The Iowa Supreme Court, in attempting to distinguish the sales tax and the use tax in the case of Herman M. Brown Company v. Johnson, 248 Iowa 1143, 82 N.W.2d 134, 142 (1957), quoted with approval from Paramount-Richards Theatres, Inc. v. State, 256 Ala. 515, 55 So.2d 812, 821 (1951), as follows:

“It is therefore necessary that these two acts should be construed in pari materia, giving to each its separate field of operation.
“The technical means of confining the use tax to interstate sales or sales (purchases) made outside of the state for use in the state, is accomplished by exempting from the provisions of the use tax any property sold under such circumstances as would make the sale taxable under the provisions of the Sales Tax Act. In other words, the Use Tax Act is drafted in such manner as to impose a use tax upon the use of tangible personal property within the state, at the same rate as the sales tax. In order to limit the use tax to interstate transactions, the Act is so worded as to exempt from the measure of the tax all retail sales of tangible personal property . made within the state. * * * But-for this provision, the Use Tax Act would have the effect of imposing an additional tax in the same amount as imposed by the Sales Tax Act. In this way, retail sales made within the state would be subjected to a double tax.”

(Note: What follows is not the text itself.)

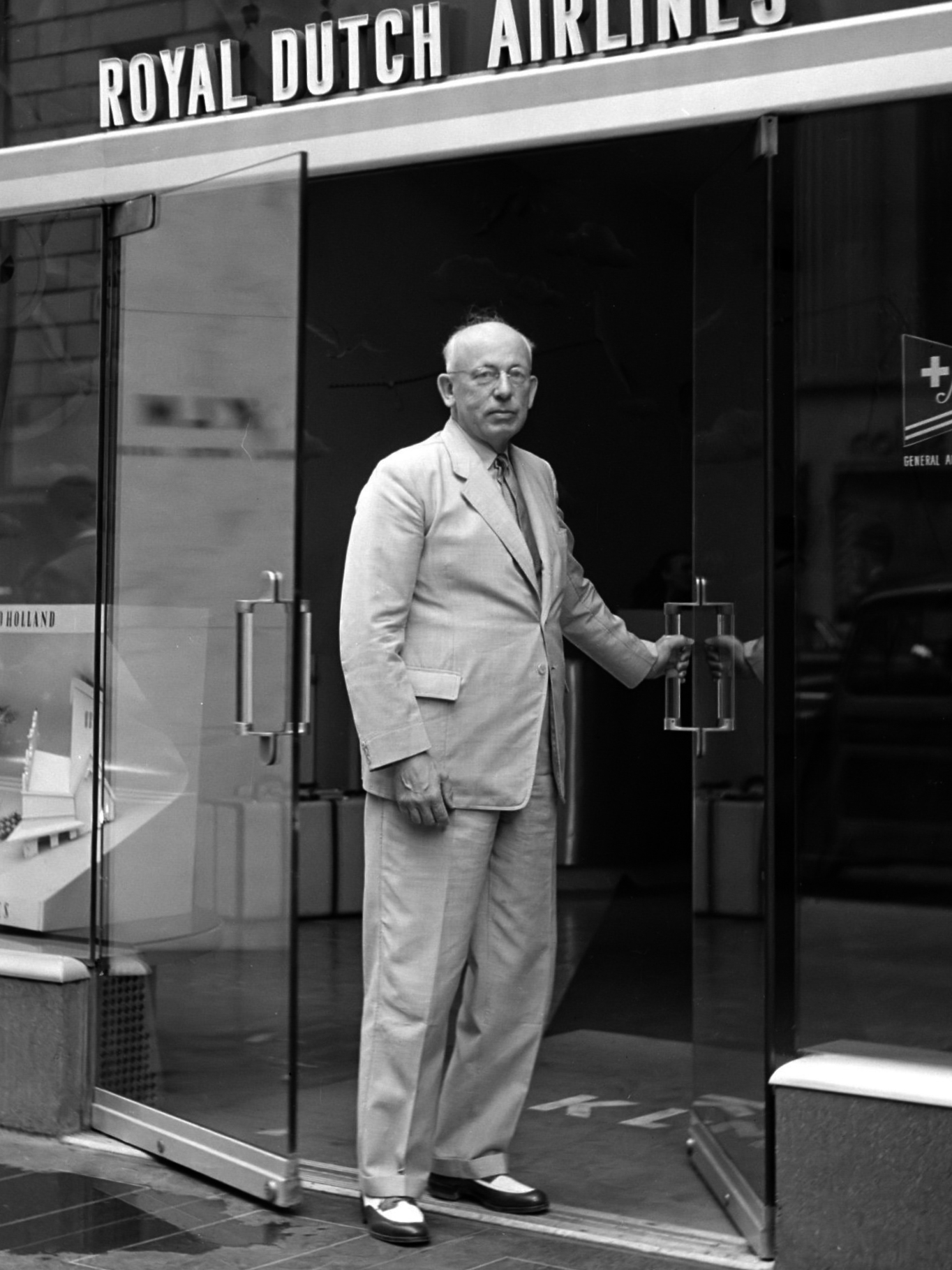 Hans Martin voor de deur van het kantoor van de KLM in New York 1946

When the controversy in the instant case arose, North Dakota had a sales tax and a use tax, the purposes of which were to tax the retail purchases made in North Dakota, to tax the use of certain purchases made at retail in North Dakota, and to tax the use of purchases made at retail outside North Dakota. The purposes of the sales tax and the use tax obviously were to place an in-State purchaser on an equal footing with a person purchasing out of the State. There is a provision in the use tax law whereby any transaction on which sales tax is assessed will be exempt from the use tax provisions, but if there is no sales tax, then there will be no exemption and the use tax will apply to nearly everything that the sales tax formerly covered. Therefore, when the Retail Sales Tax Act was defeated by referral', the State properly imposed the use tax and, accordingly, the use tax applied to goods purchased in North Dakota during the period from July 1, 1965, to April 1, 1967.

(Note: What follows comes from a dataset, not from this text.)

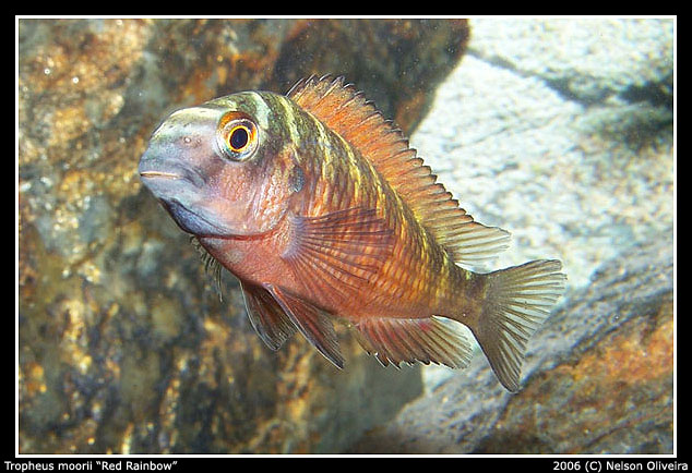 Tropheus Moorii "Red Rainbo" (Kasanga)

It is the opinion of this court that the use tax would attach, as claimed by the State, except for the exemption in § 57-40-03(1) [now § 57-40.2-04(1),'1967 Supp.], N.D.C. C. Therefore, when the sales tax was defeated at the referral election, this exemption no longer applied and the use tax would attach to in-State purchases to the extent of its provisions, which, as conceded by the State, were not quite so broad as the sales tax provisions. Accordingly, it is so held that such use tax provisions do attach to the purchases made under the contracts in the instant case during the period from July 1, 1965, to April 1, 1967.

The judgment of the trial court is reversed, and The Boeing Company is liable for the sales and use taxes on the purchase and use of materials for the projects in the instant case. Accordingly, Boeing is liable for sales and use taxes on:

1.Property and services procured by Boeing in North Dakota, pursuant to Letter or Definitized Contracts No. AF 04(647)-936 or No. AF 04(694-362;
2. All property which was procured by Boeing outside North Dakota, pursuant to these contracts alluded to in paragraph 1; and
3. All property which was purchased at retail by Boeing under Facilities Contract No. AF 04(647)-683, and as first used in North Dakota by Boeing.

TEIGEN, C. J., and STRUTZ, KNUD-SON and ERICKSTAD, JJ., concur.